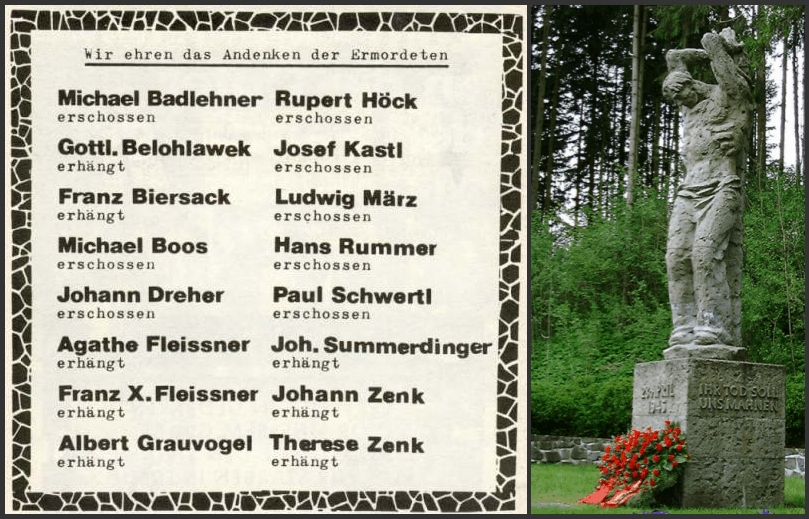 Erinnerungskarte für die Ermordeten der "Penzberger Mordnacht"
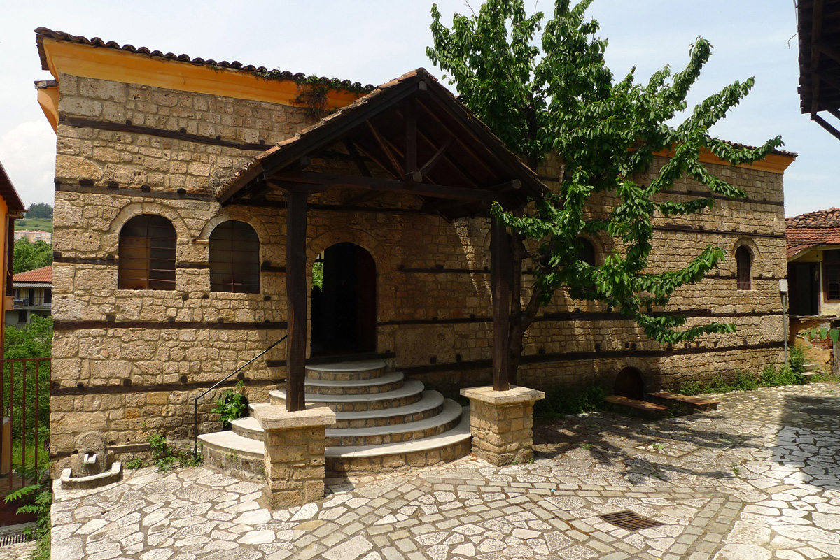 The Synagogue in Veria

---

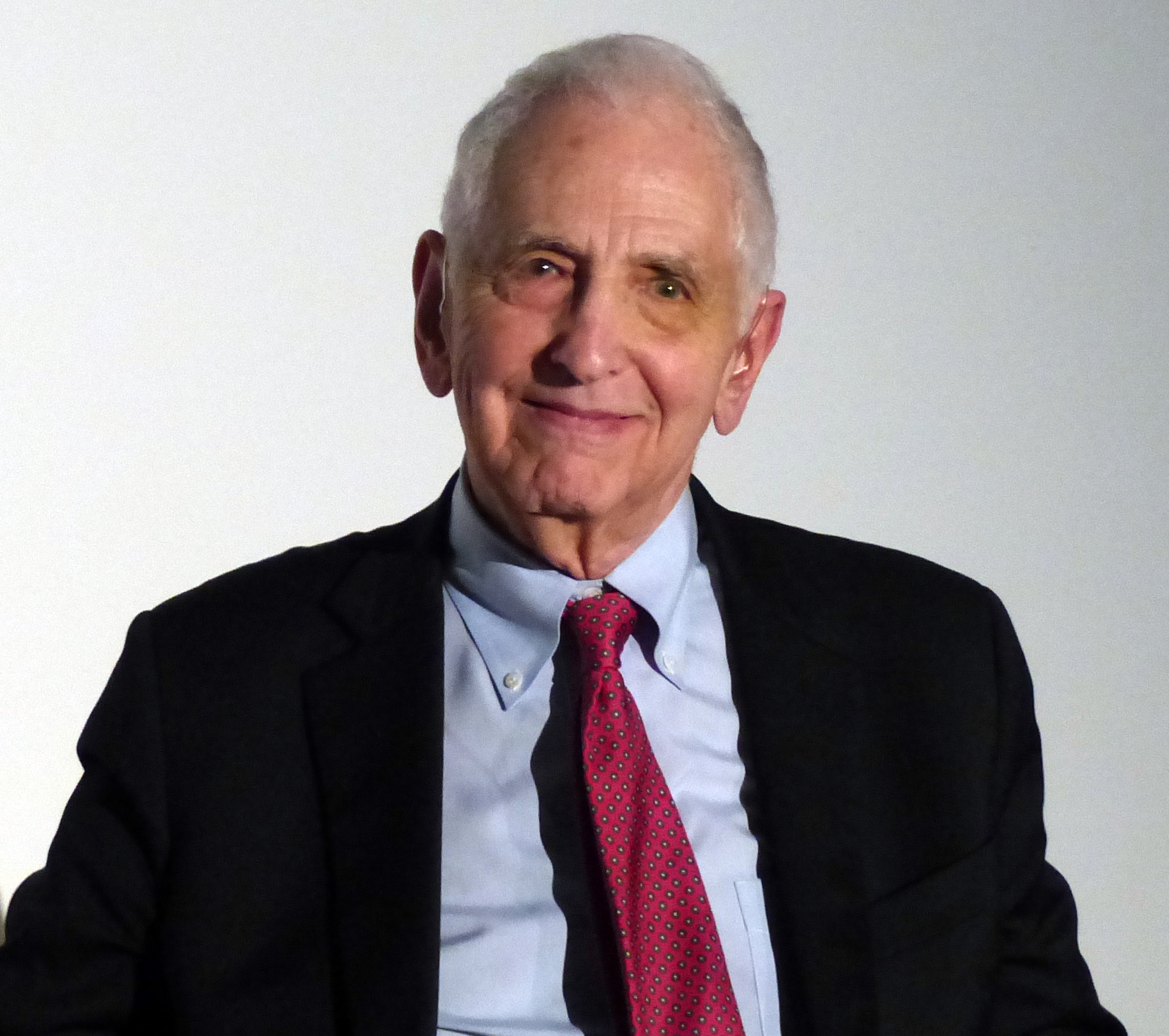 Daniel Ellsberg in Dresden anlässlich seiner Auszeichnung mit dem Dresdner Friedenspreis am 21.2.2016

HOW TO COMPLETE THIS TASK → Exactly the lines above, from the one containing "Erinnerungskarte für die" down to the one containing "The Synagogue in Veria", are to be repeated, including both ends. Pictures are not part of the copy.

SOLUTION FOR THIS TASK →
 Erinnerungskarte für die Ermordeten der "Penzberger Mordnacht"
 The Synagogue in Veria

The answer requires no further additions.